You wouldn’t believe how many years I’ve wanted a silver Casio AE-80. I can’t even remember myself, but it’s a lot.
There are a lot of watches Casio made where they did several variations and so even now, as LCD watches get rarer and more expensive, there are some models that you never have to go more than a couple of weeks without seeing one (usually heinously overpriced) on eBay.
Watches like the CA-901 (that had identical 134 modules in the CA-90, CA-85, CA-851, CA-86) and the AA-81 (which had the same 103 module in the AA-82, AA-83, AA-84, AA-85 (Blue Thunder), AA-86, A-201, A-202, A-203 – you get the picture).
But the AE-80 was one of a kind. That module (287) exists in one other watch, the AE-10W which is the resin version and you’ll never see either of them in great numbers. Even a Google image search only returns a handful of pictures and they are mostly multiple images of the same watch.
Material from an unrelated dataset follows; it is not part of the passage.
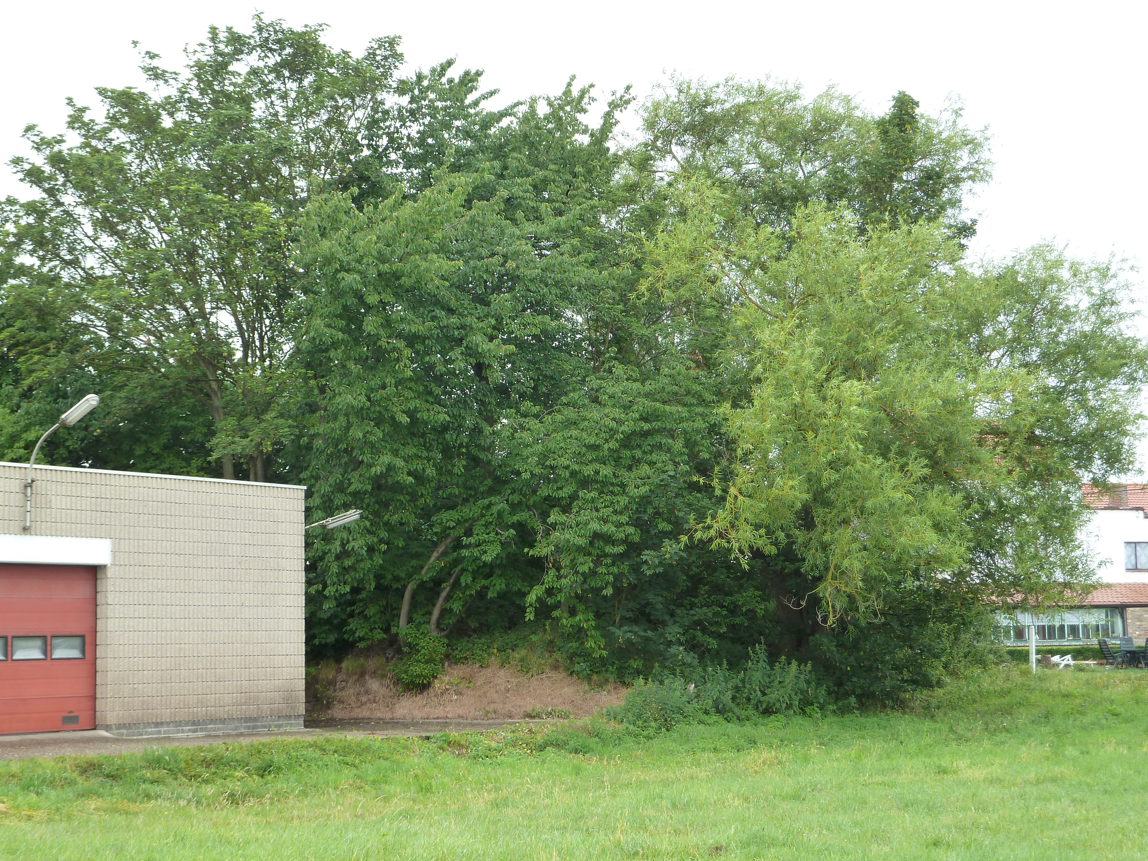 Tumulus de Waremme, Belgique

So it’s rare, but that’s not enough to covet it. It’s also a nice-looking digital – slim, understated on the wrist, nicely laid out dial – and the digital hands which are always cool. Casio made a number of digital hands watches in the AE range but this is the only one that looks like this and watch fans will see similarities between this and the Seiko G757 – another massively popular watch.
It isn’t a copy of the G757 though, although the layout is similar. There are no animations in the AE-80. When you use the chronograph, or your alarm rings, those digital hands just sit there telling the time. There’s no starburst or dancing pattern on the display, just the time. I like to think Casio was aiming for understated elegance, rather than not being able to put that kind of feature in this watch (if you’ve ever seen a watch with the 103 module – models listed above – you’ll know they certainly had the technology to do it).
I used to have a NOS version of this in gold but me and gold watches don’t go together too well, so it went to a new owner and I kept looking. That was about eight years ago (oh how time flies).
That’s not to say there haven’t been any for sale in that time, but I’ve missed them for one reason or another (usually the price goes too high, or the seller won’t ship to New Zealand) not through lack of trying though.
A little while back I won one ‘untested’ of course and nothing I could do could resurrect it. That’s the other thing about the AE-80, when you see one in the wild it usually looks like this – yup, the module is notoriously flaky, just like it’s Seiko counterpart.
So it’s sat in my watch box, while I hoped it would one day spring into life. Nope.
And then a working version appeared on eBay, condition a bit rough (well-worn) from a seller who wouldn’t budge on the price – which was USD160 from memory. Plus another large wadge for postage. Eventually I got tired of waiting, put in an offer for it (rejected) then decided it was silly to be holding off buying a seriously-rare watch I’d been looking for, for years. So buy-now and here it is.
I grabbed the module and band, and put them in the case I had previously won, and here’s the result. Probably overpaid but I don’t care – I can stop looking now 😉
It’s got the usual functions, time, dual time, date, chime, alarm, countdown timer, stopwatch, and the digital hands of course.
If you see one for sale and it’s not working, take a punt but prepare for disappointment. I haven’t met anyone who can bring that particular module back to life. If you see a working one, definitely grab it ( I may even take it off your hands for a backup).